Gene set enrichment analysis of regions shared in stunting and regions shared in health was done by first assigning the regions to genes with GREAT [73] followed by passing the genes to g:Profiler [82] for identification of enriched biological terms (sources of biological terms were filtered to GO:BP, GO:MF (Gene Ontology: Molecular Function), KEGG, WikiPathways, Reactome). Significant terms were those with adjusted p-value < 0.05. Results with < 10 significantly enriched terms were plotted as bar plots showing -log10(padj) values. Larger sets of terms were passed as GEM files produced by g:Profiler to the EnrichmentMap app [88] in Cytoscape (3.8.0) [75], where terms were organized into networks followed by manual organization of related terms into clusters.
Integration with H3K4me3 and H3K27ac
Differential analysis results for H3K4me3 and H3K27ac data from 18-week-old and one-year-old children were obtained from Uchiyama et al [35] and Kupkova et al [36] respectively. These results show association of the H3K4me3 and H3K27ac peaks with a child’s ΔHAZ (18wk) score for 18-week-old-children and ΔHAZ (1 year) score for one-year-old children. Significantly affected regions were considered those with padj < 0.05. Regions were extracted from the result tables and converted to BED files. Overlaps with H3K9me3 regions from this study were found with the bedtools (v2.26.0) [57] intersect function with parameter -wao (to report original regions instead of just intersections). Proportions of overlaps were calculated as the ratio between an overlap and the size of a given region.

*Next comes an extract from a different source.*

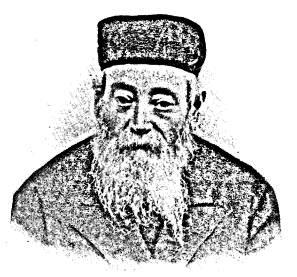 יעקב ליפשיץ, מזכירו של הרב יצחק אלחנן ספקטור

Gene set enrichment analysis of overlaps was done as described in the “Relationships between H3K9me3 in mothers and children” section above and histone mark / DBF enrichment analysis was performed as described in the “Functional annotation of children’s H3K9me3 regions” section above. The userUniverse in LOLA was set to overlaps between H3K9me3 and all upregulated H3K4me3 regions in one-year-old stunted children for H3K4me3 analysis, and to overlaps between H3K9me3 and all downregulated H3K27ac regions in one-year-old stunted children for H3K27ac analysis. For H3K27ac, only highly significant enrichments (padj < 0.001) were reported due to the large number of enriched histone marks and DBFs.
Additional tools used
Tidyverse package (1.3.1) [89] was used to process data in R. Figures were assembled with Inkscape (1.0.2) [90], Illustrations were created with BioRender [91], and icons were obtained from the Noun Project [92].